Email Scam Doing The Rounds
Several councils have reported that they have received scam emails and, unfortunately, one council has written to say that one of their councillors has lost £400 as a result.
The scam works by grabbing your attention with a quick message that says "Are you free?". If you respond there's another message that says something like "I'm busy at the moment and need you're help, would that be OK?". The scammer is attempting to build up trust without revealing the scam at this stage. If you respond again, this time the scammer sends something like "I need you to purchase some iTunes vouchers for me. Please get them and then take photos of the backs of the vouchers and send me the photos". If you do that the scammers have the information they need to spend the money on the vouchers. You will probably also get another email asking you to buy more vouchers (it worked the first time, they might as well keep trying!).
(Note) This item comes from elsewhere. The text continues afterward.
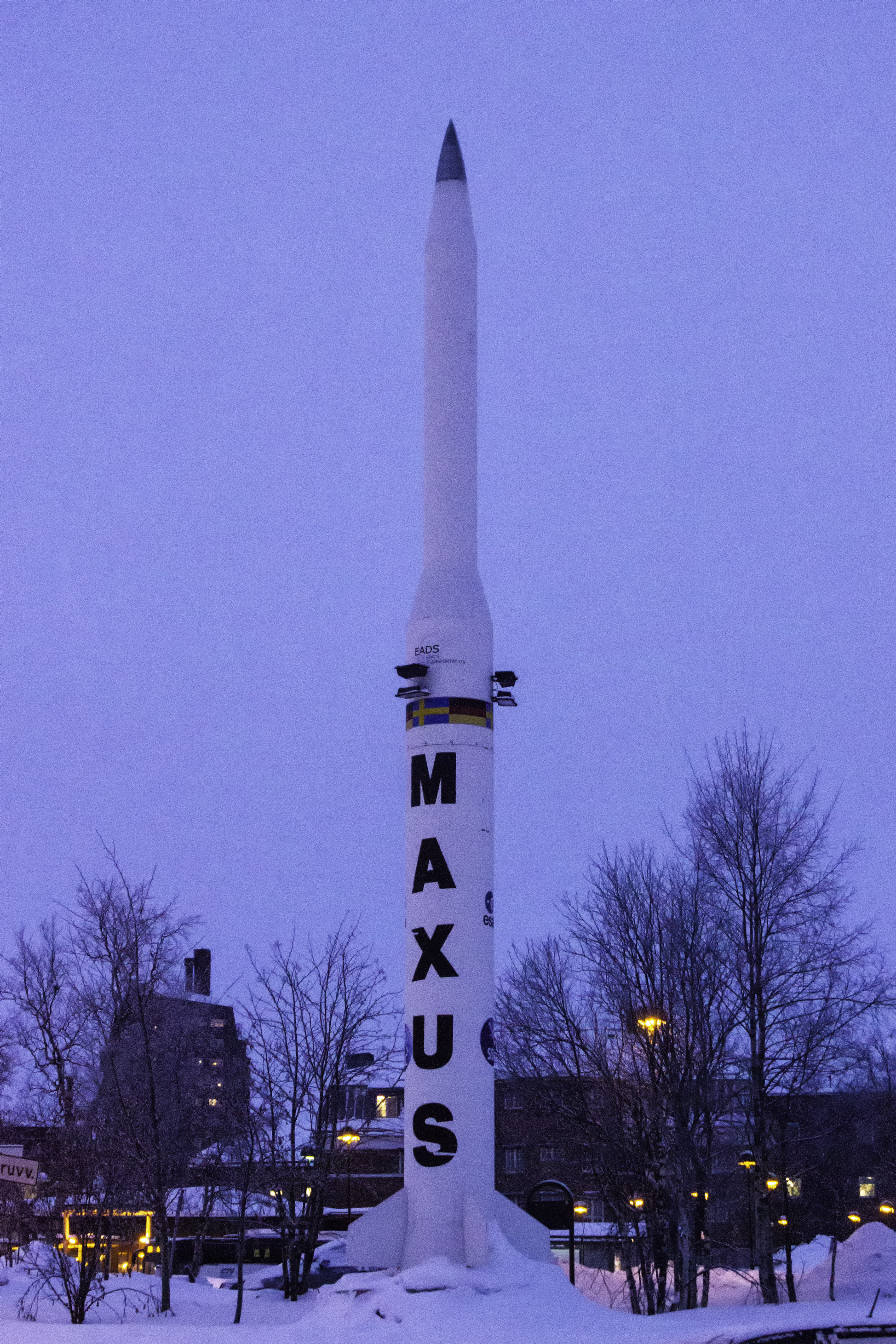 Foguete Maxus en Kiruna, Suecia.
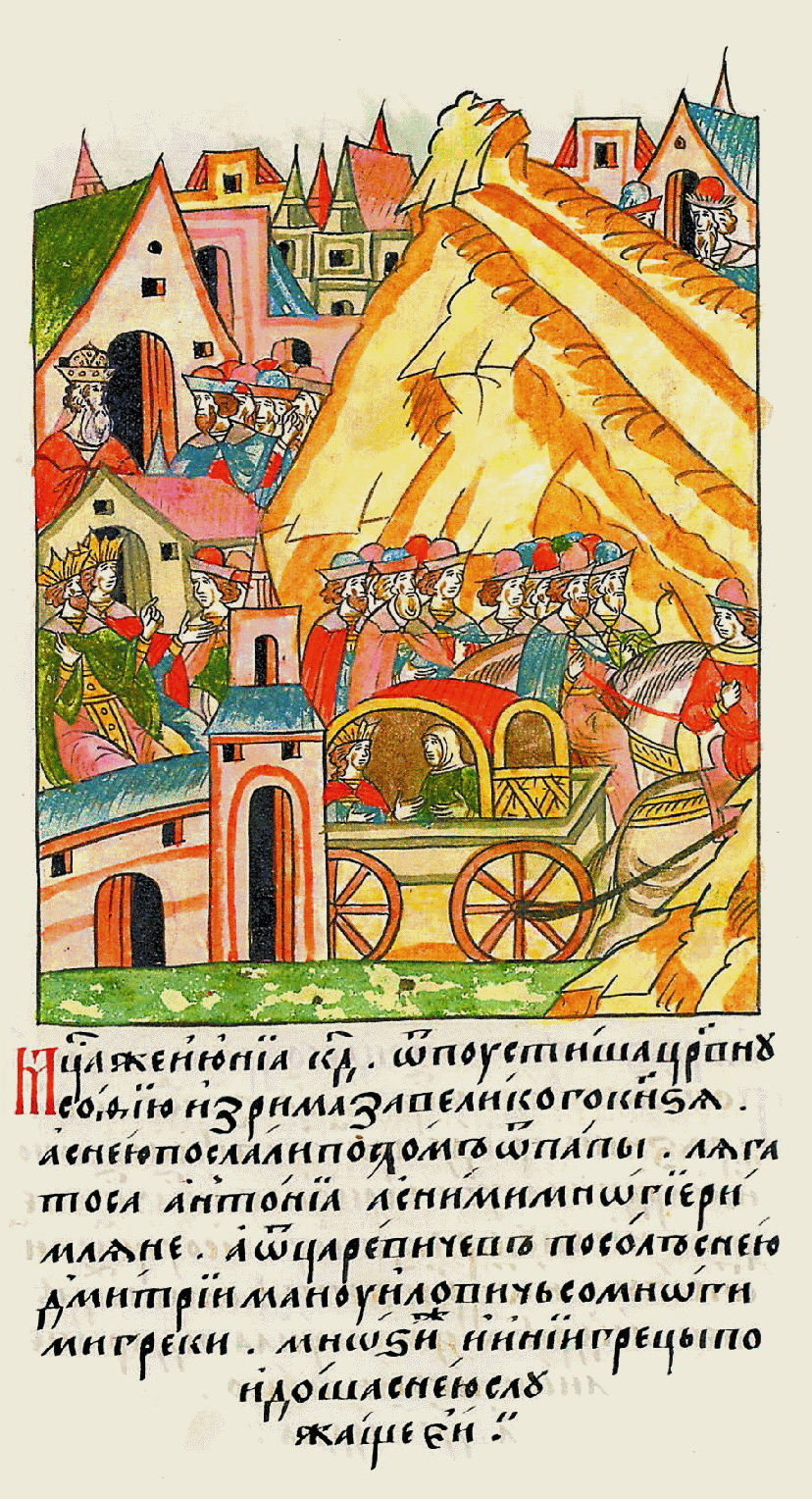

The best bet is to not respond to any messages like this. The good news though is that even if you respond to the first "Are you free?" message your security has not been compromised at that point. The scammers are using publicly available email addresses "scraped" automatically from web sites. They have not got access to your email account or the email account of the person you thought the messages were from. So just delete the messages and make a point to be on guard for similar things arriving.
It is incredible that anyone would actually go out and buy vouchers having received an email of this nature, but data shows that the over 70s are more likely to be duped, and in the current extraordinary circumstances perhaps people are more willing to believe extraordinary things. It's even possible that your council has had a recent conversation about what to do to recognise the brilliant volunteers in the community, so the unsuspecting think it's perhaps something to do with that. I'm trying to rationalise how anyone would be tricked in this way. The reality is that 99.9% of people won't be, but the scammers work on the basis of sending out 1,000 emails out and then that 0.1% (1 person) will be tricked.
The emails have been coming from variants of "email@example.com", so look out for that specifically, but also be generally careful. If it looks unusual, always check first. In any case, councillors and clerks should NEVER be spending their own money on behalf of another councillor.